Deep model-based reinforcement learning methods have achieved state-of-the-art sample efficiency but we lack a theoretical understanding of them. This talk will first show that convergence to a global maximum requires an exponential number of samples even for a one-layer neural net bandit problem, which is strictly easier than RL. Therefore, we propose to study convergence to local maxima. For both nonlinear bandit and RL, I will present a model-based algorithm, Virtual Ascent with Online Model Learner (ViOL), which provably converges to a local maximum with sample complexity that only depends on the sequential Rademacher complexity of the model class. Our results imply novel global or local regret bounds on several concrete settings such as linear bandit with finite or sparse model class, and two-layer neural net bandit.

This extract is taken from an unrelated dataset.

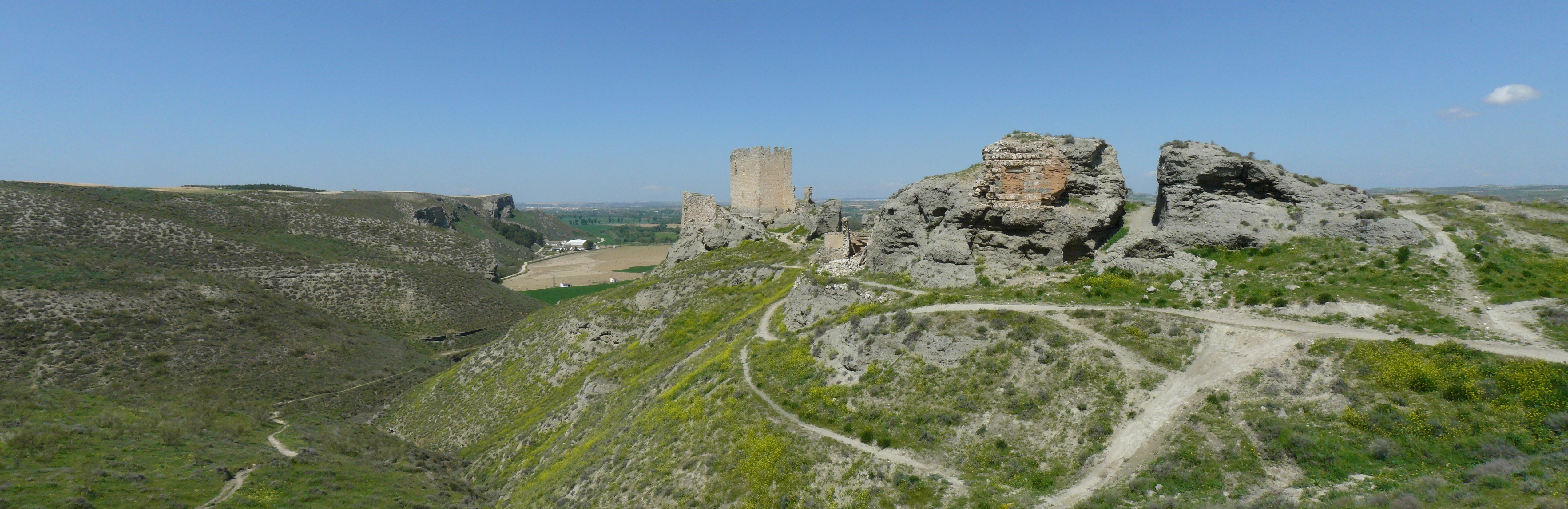 Castillo de oreja, Toledo.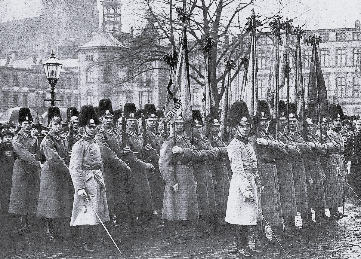 Fahnenkompanie des Grenadierregiments Nr. 89, angetreten anlässlich der 100-Jahr-Feier des Befreiungskrieges vor dem Arsenal Schwerin am 10. März 1913.

Details available at RL site, link below
Bio: Tengyu Ma is an assistant professor of Computer Science and Statistics at Stanford University. He received his Ph.D. from Princeton University and B.E. from Tsinghua University. His research interests include topics in machine learning and algorithms, such as deep learning and its theory, non-convex optimization, deep reinforcement learning, representation learning, and high-dimensional statistics. He is a recipient of NIPS'16 best student paper award, COLT'18 best paper award, ACM Doctoral Dissertation Award Honorable Mention, and Sloan Fellowship.